I thought about snow globes. Their pretty scenes, the contained chaos of their storms, the lazy grace of those last few miniature flakes belatedly falling. Is it better to be inside or out? The snow whirled on the other side of the glass.
**
One more thing. Funnily enough, I did see that family from the train again. It was about lunchtime—three hours or so after we had arrived in the city—and I was rounding the corner of the Chateau Frontenac, off of what would, in summer, be a boardwalk. I was bent double into the wind, driving forward like a mule pulling a plough and holding my hood rather ineffectively with one hand.
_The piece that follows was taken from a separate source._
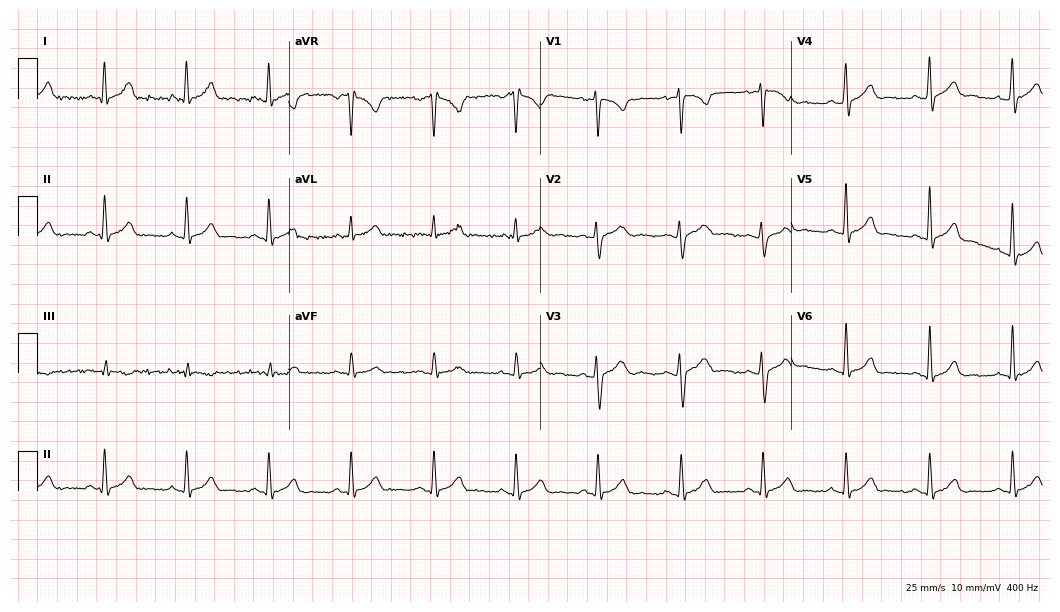
ECG — a female, 22 years old. Screened for six findings — first-degree AV block, right bundle branch block (RBBB), left bundle branch block (LBBB), sinus bradycardia, atrial fibrillation (AF), sinus tachycardia — none is recorded.

I had walked around the whole building peering through doors that were exits not entrances at demure, newspaper-reading people in the hotel bar, thinking that I would happily pay whatever exorbitant price they asked for a cup of tea in exchange for a place to sit. But I suppose the hotel had anticipated other riff-raff having the same idea, because the space was for guests only. So I was heading back out onto the street to seek shelter elsewhere when suddenly there they were, clattering along in their boots, bumping shoulders comfortably in their puffy winter coats. Recognition gushed up inside me, and shyness, too. They seemed a bit worn, or maybe just resolute, and I thought they were probably looking for someplace to eat. The wind nudged them insistently from behind. None of them spoke.
After they passed me, though I didn’t turn around to look, I imagined the mother reaching down to take the little girl’s hand.